Elaina, an 18-year-old artist who lives in New York, started doing ceramics in high school. Now a freshman in college, she’s begun to expand her art to a new audience on TikTok. Since March, she’s hit 300k followers. “The first time I posted a video on TikTok it was because I was proud of what I had made, and I kinda wanted to share that experience with anyone who enjoyed art,” she explains. “After I was experimenting with different videos a lot of people found it interesting, and I had fun doing it, so I kept going.”

Whether people are over-stressed or just plain bored, they’re definitely looking for a distraction right now. “Most people find it satisfying and calming when I do basic videos, like making a vase for example. But when I make videos or experiments such as the Hydroflask one, people find it more fun and interesting.” Either way, Elaina says, “it’s really cool to see people comment on my work.”

In quarantine, artists are also missing their usual communities; with help from TikTok and Reels, they’re able to find it again. “I wanted to share more of my creativity on another platform and also thought TikTok was such an authentic and artistic community to be a part of that I didn’t want to be left out of all the fun,” Lisa says, about why she first started posting videos online. Especially for people of color, who have been uniquely going through it in the last six months, there’s an extra benefit to offering such an intimate introduction to the art. “I’m especially happy to see more BIPOC [on TikTok] being encouraged and influenced to start throwing because I don’t see a lot of BIPOC in the ceramics community,” Lisa adds.

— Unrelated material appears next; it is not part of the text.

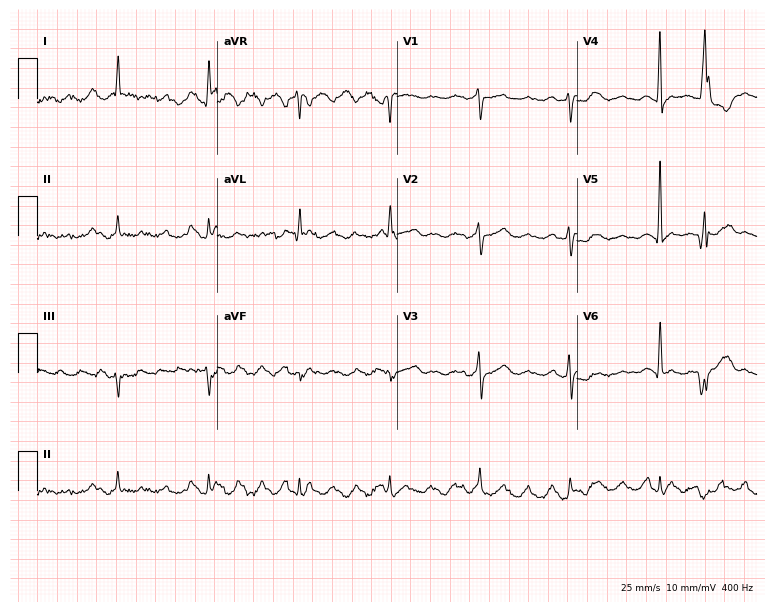
12-lead ECG from a male, 74 years old. No first-degree AV block, right bundle branch block, left bundle branch block, sinus bradycardia, atrial fibrillation or sinus tachycardia recorded for this tracing.
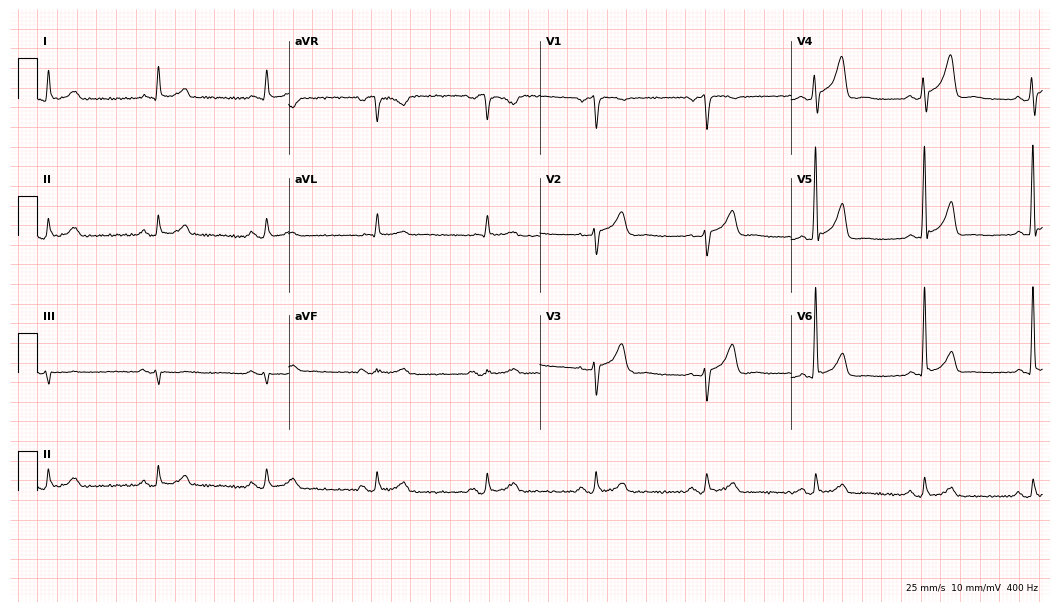
ECG — a 69-year-old man. Labelled as a normal ECG.
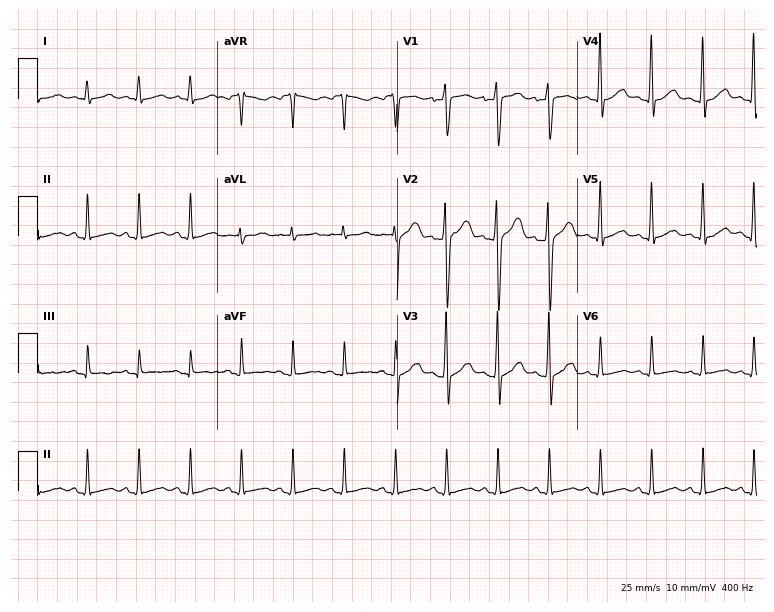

But, for some artists, they feel as calmed by TikTok as their viewers feel calmed by their work. “For most of my life, my anxiety stopped me from living the life I’ve wanted, but posting on TikTok and receiving encouraging comments helped me fight against my anxiety,” Lisa says. “Pushing myself to share my love for creativity to this platform, without being afraid of what others think, opened many doors for opportunities outside the TikTok realm as well.”

While watching ceramics TikToks, I can feel my anxiety decreasing: I feel less stressed, less focused on what’s coming in the next hour or day or week and I’m thinking about nothing more than the person creating something right in front of me. It’s a gentle break from the larger turmoil that makes up our daily lives.

“People really love the videos,” Matsuda says. “They say they are really relaxing and calming. You can really get lost in them.” And who among us doesn’t want to get a little lost right now?